Easy way to figure it out.
Would you want to sit in a wind in the winter or summer?


----------



## Freyadog (Jan 27, 2010)

Dang I was hoping I was correct. 

Ok gotta go eat crow.


----------



## Sentry18 (Aug 5, 2012)

While I prefer it blowing down on me all year long, in theory you could argue that since heat rises and cold sits low that having the fan pull the air upward would circulate cooler air in the room. Especially if you have central air.


----------



## cowboyhermit (Nov 10, 2012)

In the winter we set the ceiling fans to blow the hot air down from the ceiling, with central heating it is not a big issue but without it makes a huge difference.


----------



## JayJay (Nov 23, 2010)

Thumper wins!!


----------



## Well_Driller (Jun 3, 2012)

Either way the fan is still circulating the air in the room no matter what. If it's pulling air up then it hits the ceiling and comes back down. If it's blowing down then the air hits the floor and goes back up.... If the air is moving it will mix. Keeping the air in a room circulating will average the temperature out between the min. and max. temp differential you would have on the floor and at the ceiling with no air moving. It's really a matter of preference. Try it both ways. Which ever way you prefer is the right way.


----------



## Marcus (May 13, 2012)

http://www.hansenwholesale.com/ceilingfans/fan-direction-summer-winter.asp


----------



## LincTex (Apr 1, 2011)

I run mine "blowing down" 100% of the time.


----------



## dixiemama (Nov 28, 2012)

I'm with LincTex: it's blowing down 100%. We don't have central heat/air so we open windows and turn on fans if its too warm inside. In the winter, it's helps circulate our gas heat.


----------



## NaeKid (Oct 17, 2008)

I use the ceiling fans to keep the air moving in the winter - the sun warms the hardwood and tile floors, the warm air rises, the ceiling fan pushes it back down ... its nice.

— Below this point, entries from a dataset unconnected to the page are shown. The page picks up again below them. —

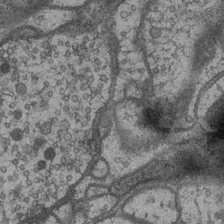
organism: Drosophila
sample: Optic medulla
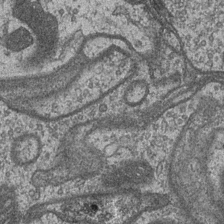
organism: Drosophila
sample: Optic medulla
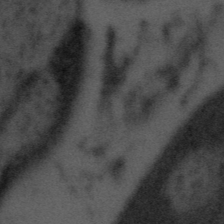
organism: Tuwongella immobilis
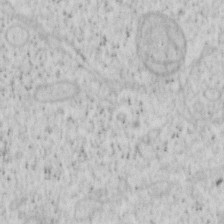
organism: Human
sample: HeLa cells
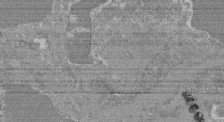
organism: Mouse
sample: Glomerulus
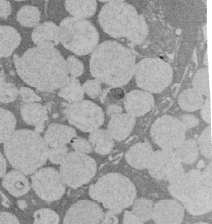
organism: Rat
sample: Salivary granule
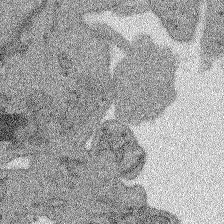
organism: Human
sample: HeLa cells
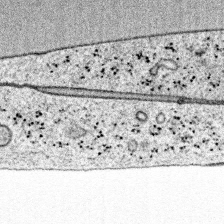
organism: Human
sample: HeLa cells
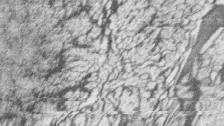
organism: Zebrafish
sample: synaptic ribbons in rod cells and cone cells
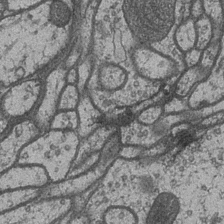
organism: Drosophila
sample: Optic medulla
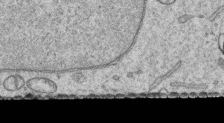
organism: Human
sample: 1205lu cells
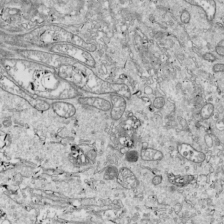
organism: Drosophila
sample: Cell division; meiosis; drosophila spermatocytes
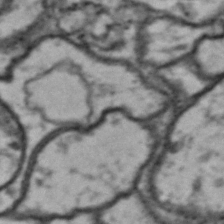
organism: Drosophila
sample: Brain
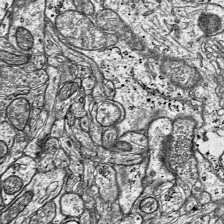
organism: Mouse
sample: Visual Cortex
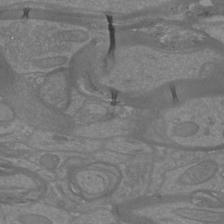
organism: Mouse
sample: Cortical neurons
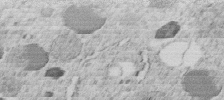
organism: C. elegans
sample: C. elegans embryo early stage
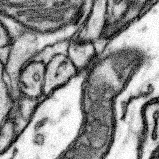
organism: Mouse
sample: Somatosensory cortex neuropil
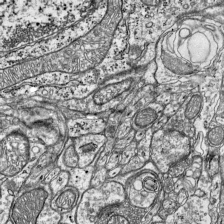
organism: Mouse
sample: Visual Cortex
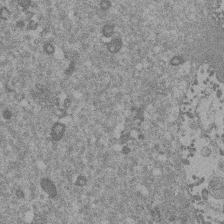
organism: Mouse
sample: Dividing mouse embryo 1 cell stage
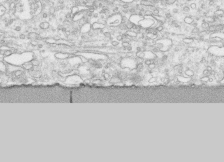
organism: Human
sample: CRL-1474
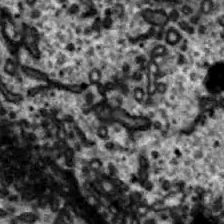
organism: Human
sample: HeLa cells
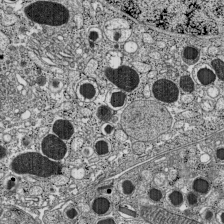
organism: C57BL Mouse
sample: Pancreatic islet
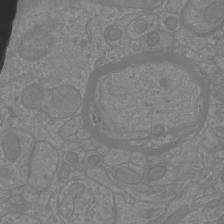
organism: Mouse
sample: Cortical neurons
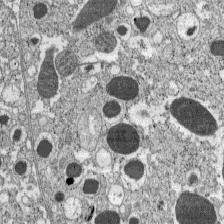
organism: C57BL Mouse
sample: Pancreatic islet
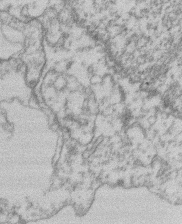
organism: Mouse
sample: T cell stromal cell synapse
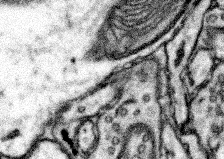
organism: Mouse
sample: Somatosensory cortex neuropil
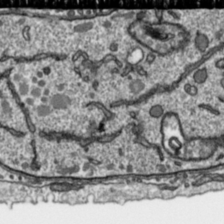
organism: Toxoplasma gondii
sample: Parasites in a vacuole inside a host cell
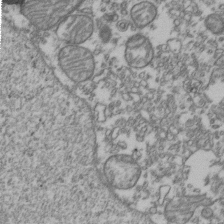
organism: Human
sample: Activated Jurkat CD4+ T cells
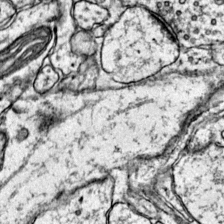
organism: Mouse
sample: Primary visual cortex
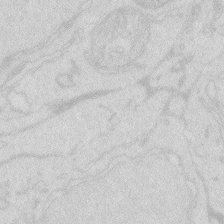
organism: Zebrafish
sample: Macrophage
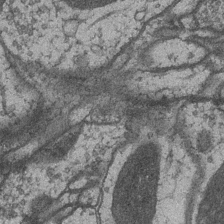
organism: Drosophila
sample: Optic medulla
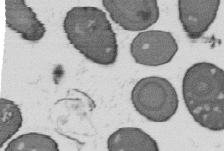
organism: B. subtilis
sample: Bacterial spore
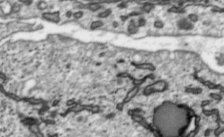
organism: Toxoplasma gondii
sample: Parasites in a vacuole inside a host cell
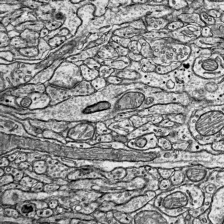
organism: Mouse
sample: Visual Cortex
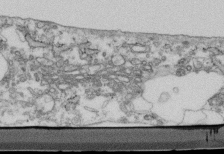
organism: Mouse
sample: Cilia; retinal pigment epithelium
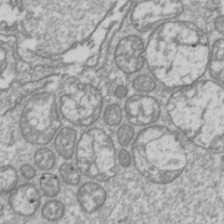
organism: Drosophila
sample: Cell division; meiosis; drosophila spermatocytes
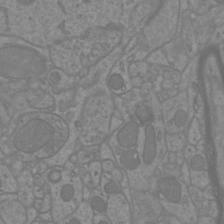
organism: Mouse
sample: Cortical neurons
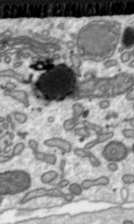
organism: Toxoplasma gondii
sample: Parasites in a vacuole inside a host cell
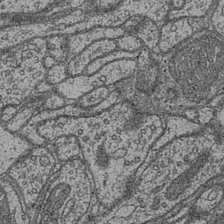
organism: Drosophila
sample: Optic medulla
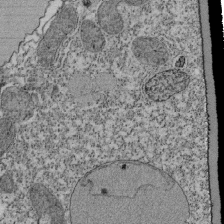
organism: Tetrahymena
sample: Cilia in tetrahymena
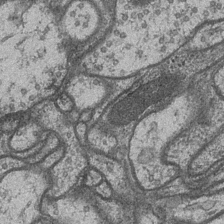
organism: Drosophila
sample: Optic medulla

In the summer I hide in the basement where it is cool, all the curtains are closed in order to keep the heat out. The fans are turned on in the late evening to move the stagnant air out and bring in fresh evening air.


----------



## maineprep (May 1, 2013)

We have 20 foot ceilings in our house and keep the fan in the "summer" position in the winter. Once the wood stove gets going we turn the fan on and can watch the temp jump 5 to 10 degrees in a matter of minutes


----------



## Lake Windsong (Nov 27, 2009)

We have 4 ceiling fans in the great room living/kitchen area. The two in the kitchen blow up (closer to the ovens and fireplace), living area blow down. We rarely use all of them at once, just two at a time for whichever direction we prefer to circulate the air.


----------



## Caribou (Aug 18, 2012)

If the fan forces the air up it pushes the air to then down the walls making a more consistent temperature. If you blown the air straight down you will have cold spots, which may be a benefit in the summer.


----------



## UncleJoe (Jan 11, 2009)

Caribou said:


> If the fan forces the air up it pushes the air to then down the walls making a more consistent temperature. If you blown the air straight down you will have cold spots, which may be a benefit in the summer.


Exactly. By keeping the warm air moving up, which it naturally wants to do, you get a much more uniform room temp.


----------